Risk Management Authority

Agency overview
- Formed: 2005; 21 years ago
- Type: executive non-departmental public body
- Jurisdiction: Scotland
- Headquarters: 7 Thread Street, Paisley PA1 1JR
- Minister responsible: Angela Constance MSP, Cabinet Secretary for Justice and Home Affairs;
- Agency executives: Geraldine O'Hare, Convener of the Board; Mark McSherry, Chief Executive;
- Parent department: Justice Directorate; Scottish Government;
- Website: www.rma.scot

Map
- Scotland in the UK and Europe

= Risk Management Authority (Scotland) =

Public body of the Scottish Government

The Risk Management Authority is an executive non-departmental public body of the Scottish Government with responsibility for assessing and managing the risks posed by certain serious violent and sexual offenders in Scotland. It was established in 2005 by the Criminal Justice (Scotland) Act 2003.

The authority is required to assess the risk posed by serious offenders at sentencing when the High Court of Justiciary will issue a Risk Assessment Order, and will provide a Risk Assessment Report to the High Court. The judge may then issue an Order for Lifelong Restriction, at which point the authority will have to draw up a risk management plan for the offender.

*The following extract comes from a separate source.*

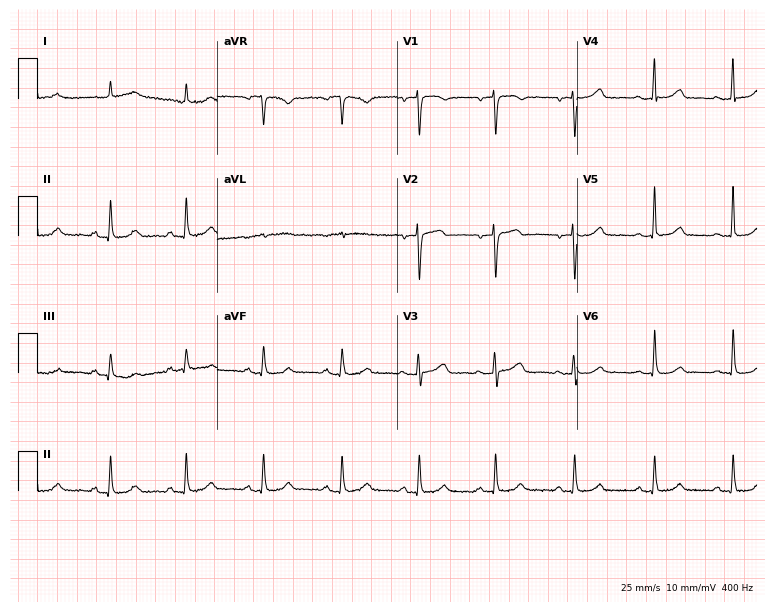
12-lead ECG (7.3-second recording at 400 Hz) from a female patient, 53 years old. Screened for six findings — first-degree AV block, right bundle branch block (RBBB), left bundle branch block (LBBB), sinus bradycardia, atrial fibrillation (AF), sinus tachycardia — none is recorded.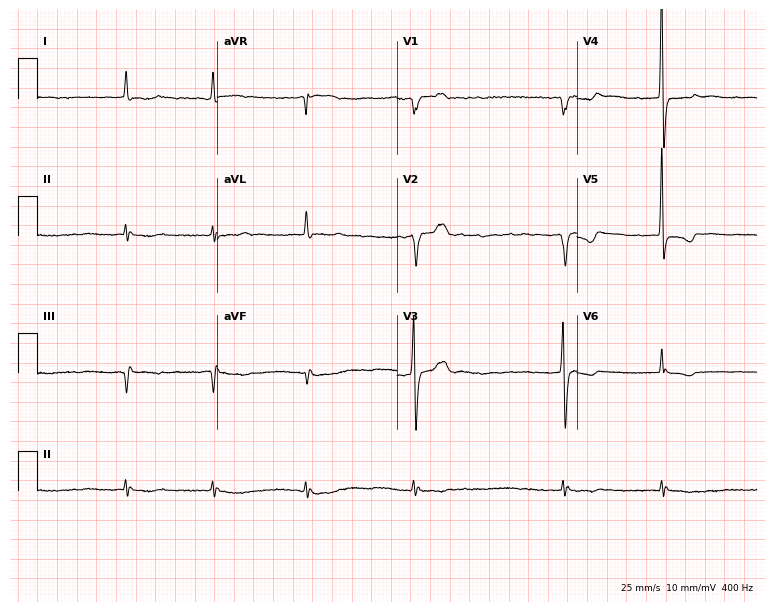
12-lead ECG from a male patient, 86 years old. Shows atrial fibrillation.

The authority is based in Paisley.

==Remit and jurisdiction==
The authority is to be the recognised expert authority on risk assessment and risk management and will:

- develop policy and carry out research into the risk assessment and risk management of offenders whose liberty presents a risk to the public at large
- set standards for, and issue guidance to those involved in the assessment and management of risk
- accredit practitioners and risk management plans and monitor risk management plans for those offenders who receive an Order for Lifelong Restriction sentence from the High Court of Justiciary.

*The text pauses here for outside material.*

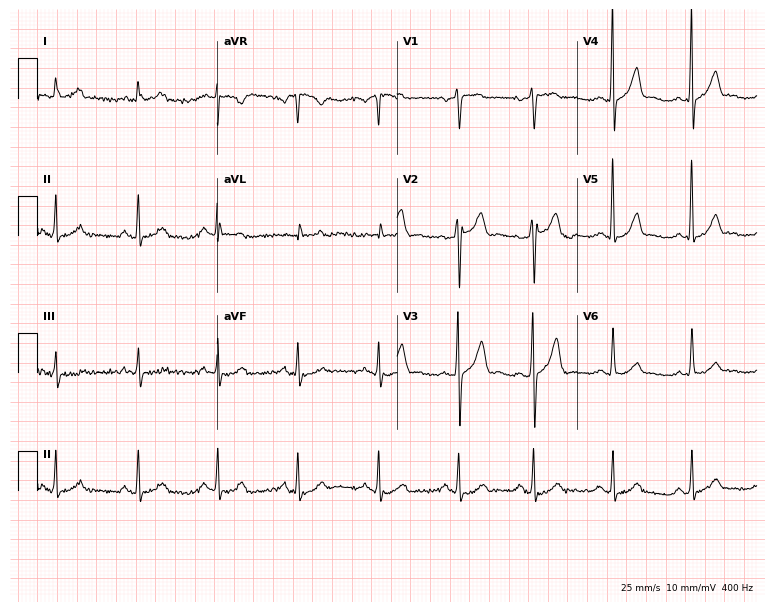
Standard 12-lead ECG recorded from a 44-year-old male patient (7.3-second recording at 400 Hz). None of these six findings is recorded: first-degree AV block, right bundle branch block, left bundle branch block, sinus bradycardia, atrial fibrillation, sinus tachycardia. Findings outside these six are not listed.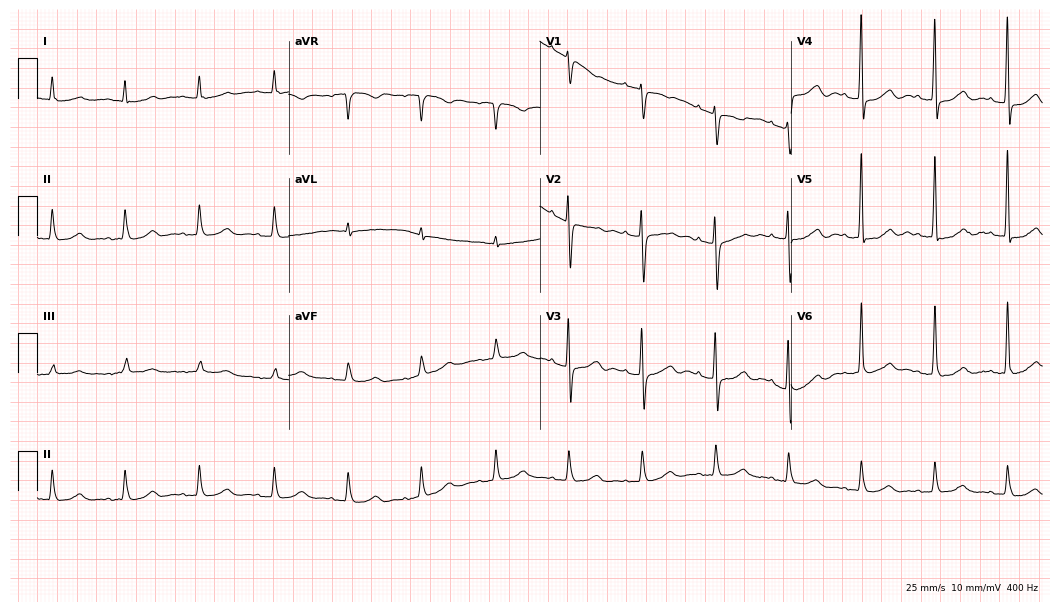
12-lead ECG from a 57-year-old female. No first-degree AV block, right bundle branch block, left bundle branch block, sinus bradycardia, atrial fibrillation or sinus tachycardia recorded for this tracing. Only these six findings were labelled.

==Order for Lifelong Restriction==
An Order for Lifelong Restriction is a sentence that can be imposed by a judge of the High Court of Justiciary on serious violent and sexual offenders in Scotland. The power to issue Orders for Lifelong Restriction was implemented by the Criminal Justice (Scotland) Act 2003. Such an Order is an indeterminate sentence will see the convict subject to imprisonment and supervision by electronic tagging for the rest of their lives.

An offender will only be released on licence where it is determined that the risks posed to the community can be correctly and safely managed. The authority is central to the assessment and management of offenders subject to Orders for Lifelong Restriction.